09-05-18

Культурный слой

Бронзовый Пер Гюнт в сиятельном обрамлении

Новую постановку Театра оперы и балета «Пер Гюнт» зрители встретили очень радостно, особенно на фоне развала реальной жизни. Какая-то невероятная музыка норвежского классика Эдварда Грига с его горными перепадами и водопадами от лугово-озерного лиризма Сольвейг до мрачноватого и буквально инфернального мажора троллей, гномов и подземных королей.

Уж по чему, по чему, а по богатству и блеску костюмов и декораций ни один наш театр не может тягаться с Театром оперы балета. Подобное было и в данном случае — прям-таки не счесть алмазов в пламенных нарядах.

Основная сольная нагрузка легла в спектакле на две партии — Сольвейг и Ингрид. Юлия Ануфриева, что называется в расцвете творческих сил, просто продемонстрировала свое возросшее мастерство. Все повороты и наклоны головы продуманы, движения рук и ног выложены и закончены. Браво!

Кристина Кочетова чем-то напомнила Юлию пятилетней давности старанием и самоотдачей. Безусловно, уральская школа отличается темпераментом и непосредственностью, поэтому юная балерина иногда казалась просто эльфом, и было непонятно, зачем ей вообще касаться носками земли. Очень печальной и драматичной получилась Осе, мать Гюнта, у Марины Снигур.

Больше возможностей проявить себя оказалось у Виталия Пашина, Артема Зрелова, Евгения Дегтева, Ивана Юдина и Андрея Гуленко в «Танце гномов», чему способствовали и музыка, и хореография. Причем в том же «Адажио троллей» они просто потерялись в своих ужасных серых костюмах. «Арабский танец» просто потряс своим блеском и чувственностью, хотя был достаточно традиционен и напоминал конкурс танца живота.

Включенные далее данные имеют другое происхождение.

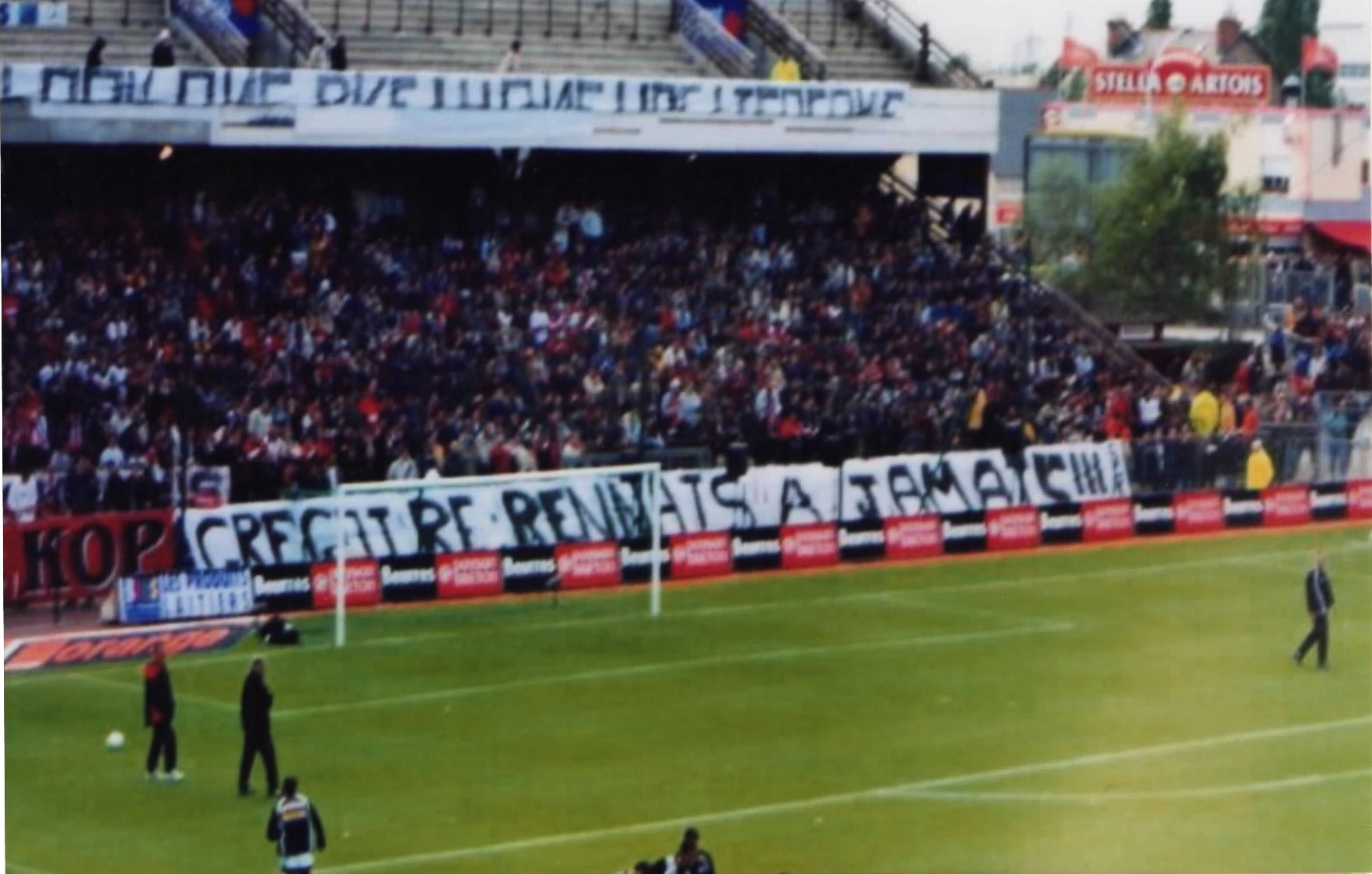 La banderole déployée par les supporters rennais pour fêter le départ de Stéphane Grégoire.
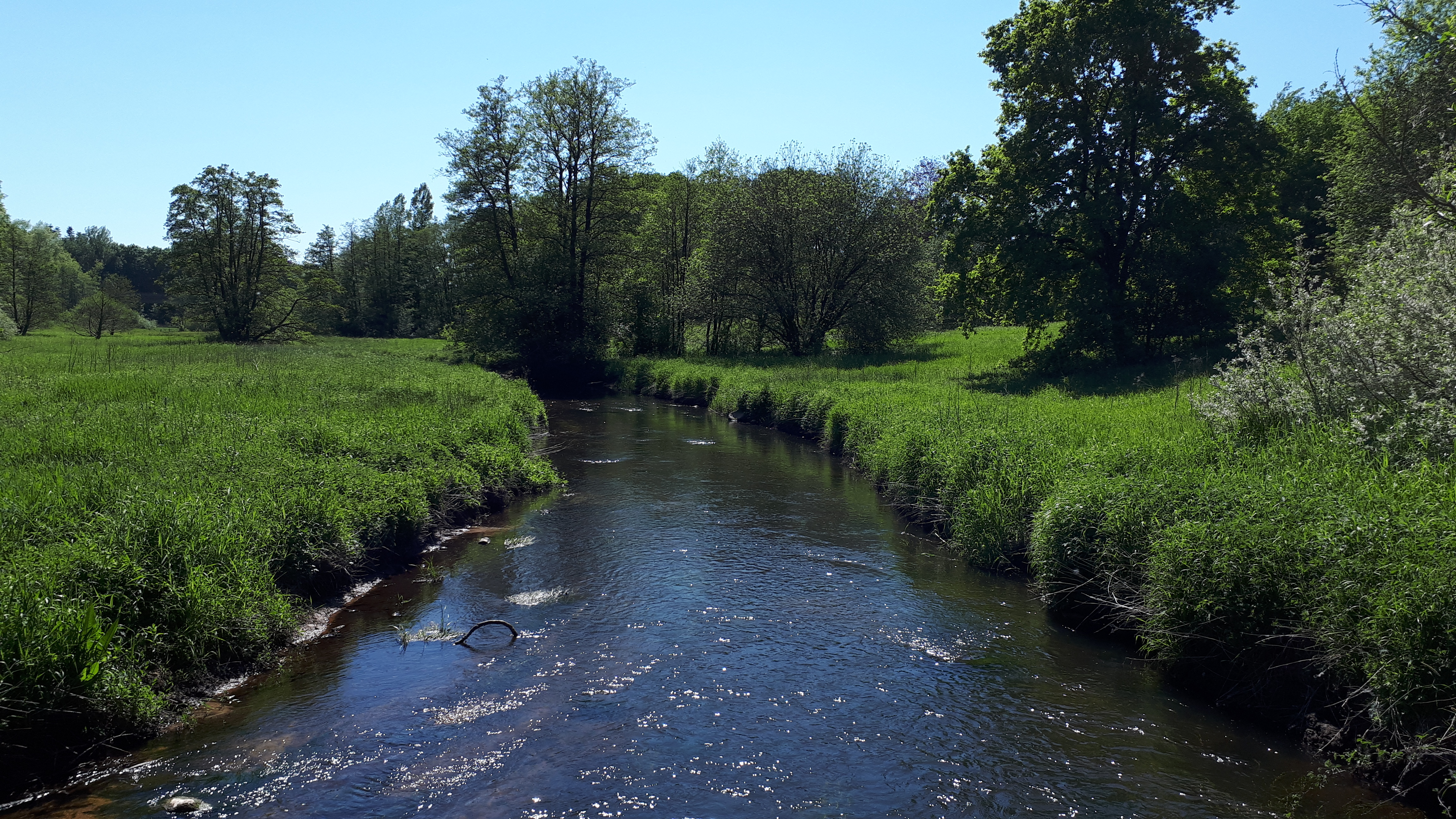 Treene bei Tarp

Вообще, уважаемый балетмейстер-постановщик Отар Дадишкилиани явил миру весь свой запас хореографии советской школы, но иногда не хватало чего-то нового и необычного в стиле балета Эйфмана или бродвейских штучек. Мир, в том числе и балетный, не застрял на уровне 25-го съезда КПСС и настоятельно требует ответов на вызовы именно современности. Ведь если взглянуть на привычную историю бронзового Пера Гюнта не как отвлеченного авантюриста, а в свете глобализации и шенгенских просторов, то она вполне может предстать злоключениями нелегального эмигранта или, там, узника совести. Ибо без социального подтекста драма жизни реального персонажа не выходит за рамки банального приключения, экшена, сказки.

Но, видно, наши деятели культуры сказки уж очень любят.